Much of this activity was chronicled by Mar-a-Lago club member Richard DeAgazio on his Facebook page. “HOLY MOLY !!!” DeAgazio wrote in a post that included photos of the discussions. “Wow … the center of the action!!!” In another post, DeAgazio described meeting Rick, “the man” who carries “the nuclear football.” Security concerns over Trump examining national security documents in public view with potentially hackable phones strewn about soon arose, as Philip Bump writes.

But all this certainly made an effective advertisement for Mar-a-Lago, which Trump has called the “winter White House,” and which curiously doubled its membership fee to $200,000 a year shortly after Trump won the presidency. Note that while Trump is letting his sons run his business now, he still owns it and has a financial interest in it. So this seems like one of the clearest, most blatant ways he’s cashing in on his office already.

Congress continues to crawl, and yet another obstacle for Obamacare repeal

Meanwhile, in Congress, Trump’s Cabinet secretary confirmations continued to crawl forward, with both Treasury Secretary Steven Mnuchin and Veterans Affairs Secretary David Shulkin winning Senate approval Monday night.

Yet rumors swirled that the nomination of Andy Puzder for secretary of labor could be in danger. Puzder’s hearing is set for Thursday before the Senate Health, Education, Labor, and Pensions Committee, but at least four GOP senators on that committee won’t yet say if they’ll support him.

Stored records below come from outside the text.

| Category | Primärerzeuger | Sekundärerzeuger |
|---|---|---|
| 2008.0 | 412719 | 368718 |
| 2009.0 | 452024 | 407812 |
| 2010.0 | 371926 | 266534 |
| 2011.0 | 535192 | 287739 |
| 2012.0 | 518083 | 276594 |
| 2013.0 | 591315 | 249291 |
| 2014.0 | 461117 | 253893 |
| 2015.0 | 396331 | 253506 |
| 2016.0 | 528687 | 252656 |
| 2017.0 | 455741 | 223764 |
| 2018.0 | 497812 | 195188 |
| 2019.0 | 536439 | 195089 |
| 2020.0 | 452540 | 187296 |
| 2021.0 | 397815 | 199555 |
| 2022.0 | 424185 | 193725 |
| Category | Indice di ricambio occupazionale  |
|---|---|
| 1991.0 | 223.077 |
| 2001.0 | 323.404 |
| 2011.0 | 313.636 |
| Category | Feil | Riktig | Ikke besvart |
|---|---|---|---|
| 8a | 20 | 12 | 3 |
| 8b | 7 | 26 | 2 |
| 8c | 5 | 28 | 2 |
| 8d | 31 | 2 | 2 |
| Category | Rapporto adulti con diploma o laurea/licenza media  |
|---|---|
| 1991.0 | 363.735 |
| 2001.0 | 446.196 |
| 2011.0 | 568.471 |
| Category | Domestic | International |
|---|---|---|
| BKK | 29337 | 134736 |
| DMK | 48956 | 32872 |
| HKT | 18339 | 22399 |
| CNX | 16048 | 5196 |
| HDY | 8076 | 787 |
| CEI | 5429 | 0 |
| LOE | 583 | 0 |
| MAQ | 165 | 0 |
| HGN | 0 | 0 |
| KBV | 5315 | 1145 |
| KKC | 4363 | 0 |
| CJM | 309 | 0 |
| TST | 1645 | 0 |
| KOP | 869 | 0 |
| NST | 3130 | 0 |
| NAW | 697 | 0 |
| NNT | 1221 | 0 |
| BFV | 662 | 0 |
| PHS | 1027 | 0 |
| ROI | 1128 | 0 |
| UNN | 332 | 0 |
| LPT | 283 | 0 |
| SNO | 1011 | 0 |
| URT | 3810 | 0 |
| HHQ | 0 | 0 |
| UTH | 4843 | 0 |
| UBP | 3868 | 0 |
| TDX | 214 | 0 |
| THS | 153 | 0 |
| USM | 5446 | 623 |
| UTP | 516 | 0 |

“In a context of getting tough on illegal immigration and populist wariness of special treatment for the wealthy and well-connected, GOP senators say in private they find it hard to overcome the revelation that Puzder employed an illegal immigrant as a maid and paid her in cash, paying no employer taxes at the time,” the Weekly Standard’s Michael Warren writes. (Also, the Oprah Winfrey Network has given a decades-old tape in which Puzder’s ex-wife accuses him of abuse to the Senate for senators to review, per Politico.)

And beyond nominations, questions continued to swirl about the fate of the GOP’s legislative agenda. The House Freedom Caucus met privately and voted to demand that any Obamacare repeal be as aggressive as the bill Congress passed in 2015, according to the Huffington Post’s Matt Fuller.

This is an effort to kick-start a repeal process conservatives fear is losing momentum. Yet now that repeal could actually become law, many Republicans in both the House and Senate have shied away from such an aggressive measure without a replacement ready, fearing it could uproot their constituents’ insurance.

And as Fuller writes, Obamacare’s Medicaid expansion is a particular sticking point — the 2015 bill would zero it out, but 20 of 52 Republican senators come from states that availed themselves of the expansion. “That’s 184,000 people in my state,” Sen. Shelley Moore Capito (R-WV) told Politico recently. “That’s problematic.”

A compromise on Medicaid expansion is certainly a possibility, but if the Freedom Caucus does stick to a hard line on the matter, it will be tough to reach — which seems to be yet another obstacle to repeal passing at all.